De (wijze van) verdeling van de woning
Beide partijen hebben uitgebreid beschreven welke pogingen zij hebben ondernomen om te komen tot verkoop van de woning. Deze pogingen zijn gestrand, omdat sprake is van een wederzijds wantrouwen in elkaar, waardoor ook een wantrouwen ontstaat in de makelaar die of door de man of door de vrouw wordt voorgesteld. Beide partijen geven aan dat zij grote financiële moeilijkheden hebben en het geld uit de verkoop van de woning hard nodig hebben om in hun levensonderhoud te kunnen voorzien. Nu overleg tussen partijen op de mondelinge behandeling niet tot een overeenstemming over een te volgen verkooptraject heeft geleid, zal de rechtbank zelf een verkooptraject bepalen om te komen tot een verdeling van de woning.
Bij de mondelinge behandeling is een discussie gevoerd tussen partijen op welke wijze onroerend goed verkocht wordt in Spanje. De man stelt dat, anders dan in Nederland waar één makelaar de verkoopopdracht krijgt en de woning te koop aanbiedt, in Spanje de woning door elke makelaar verkocht kan worden nadat de woning in de verkoop is gezet. De makelaar die de verkoop daadwerkelijk realiseert, ontvangt dan courtage. De man wil niet dat slechts één makelaar de woning mag verkopen, omdat hij dan vreest dat de woning niet daadwerkelijk verkocht wordt of dat een lagere verkoopprijs wordt gerealiseerd. De vrouw betwist dat het de praktijk in Spanje zou zijn dat meerdere makelaars de woning tegelijkertijd aanbieden. De vrouw wil juist wel dat één makelaar de exclusieve opdracht krijgt om de woning te verkopen, gelet op het wantrouwen dat zij heeft jegens de man. Beide partijen geven te kennen dat een deel van de makelaardij in de omgeving waar de woning ligt, malafide is en beide partijen zijn daar beducht voor.

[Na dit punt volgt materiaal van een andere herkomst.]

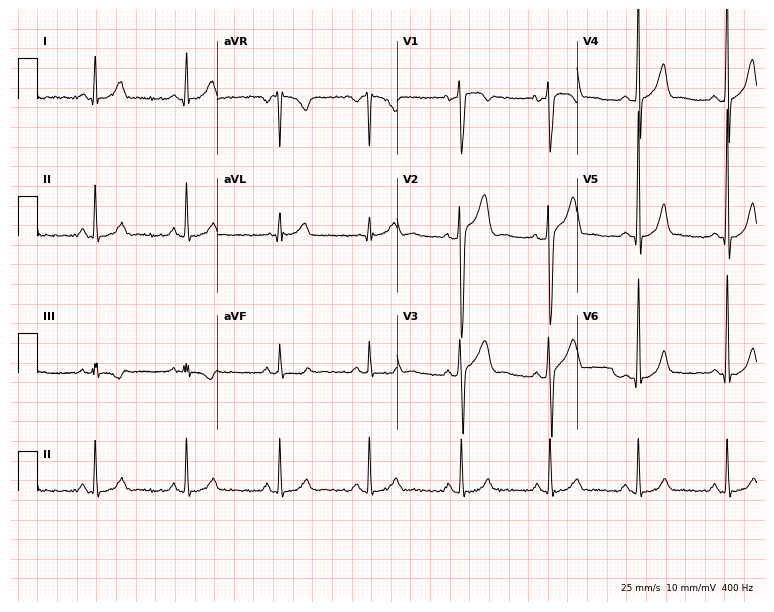
Standard 12-lead ECG recorded from a 30-year-old man (7.3-second recording at 400 Hz). None of these six findings is recorded: first-degree AV block, right bundle branch block, left bundle branch block, sinus bradycardia, atrial fibrillation, sinus tachycardia.

De rechtbank constateert dat beide partijen hebben nagelaten de rechtbank gemotiveerd te informeren over hoe een verkooptraject van onroerend goed in Spanje verloopt. Bij gebrek aan verdere informatie en gelet op het onderlinge wantrouwen tussen partijen en de stelling van beide partijen dat een deel van de makelaardij in de omgeving waar de woning ligt, malafide is, ziet de rechtbank geen heil in het voorstel van de man dat iedere makelaar tot verkoop van de woning mag overgaan. De rechtbank zal dan ook het voorstel van de vrouw volgen dat één makelaar opdracht krijgt de verkoop van de woning ter hand te nemen.
2.6.17.
De rechtbank zal de wijze van verdeling van de woning als volgt gelasten:
  • bepaalt dat de woning aan derden dient te worden verkocht en veroordeelt partijen tot medewerking aan het verkooptraject als volgt;
  • bepaalt dat de man en de vrouw ieder een makelaar dienen aan te wijzen binnen twee weken na datum van deze beschikking;
  • bepaalt dat beide aangewezen makelaars een derde makelaar aanwijzen die het verkooptraject van de woning ter hand zal nemen (hierna: de verkoopmakelaar);
  • bepaalt dat partijen gehouden zijn binnen twee weken na aanwijzing de verkoopmakelaar een verkoopopdracht te geven tegen een door partijen in onderling overleg overeen te komen vraag- en laatprijs;
  • bepaalt dat, indien partijen niet uiterlijk binnen de termijn van twee weken er in slagen om gezamenlijk de vraag- en laatprijs te bepalen, de verkoopmakelaar de verkoop- en laatprijs bindend zal vaststellen;
  • bepaalt dat partijen gehouden zijn alle medewerking te verlenen aan de verkoop en levering van de woning tegen de door de verkoopmakelaar bindend vastgestelde vraag- en laatprijs;
  • bepaalt dat alle kosten die gepaard gaan met de verkoop van de woning door partijen gezamenlijk, ieder bij helfte, worden gedragen;
  • bepaalt dat het saldo van de persoonlijke lening bij Deutsche Bank met nummer [nummer 8] per datum levering van de woning aan de koper(s) wordt afgelost uit de verkoopopbrengst van de woning;
  • bepaalt dat het saldo van het doorlopend krediet bij de Rabobank met nummer [nummer 7] per datum levering van de woning aan de koper(s) wordt afgelost uit de verkoopopbrengst van de woning;
  • het saldo van de verkoopopbrengst minus het saldo van hypothecaire geldlening, minus het saldo van voornoemde persoonlijke lening en voornoemd doorlopend krediet, minus de verkoopkosten wordt tussen partijen bij helfte verdeeld.
2.6.18.
Inboedel
De man stelt dat de inboedel moet worden verkocht gelijktijdig met de echtelijke woning.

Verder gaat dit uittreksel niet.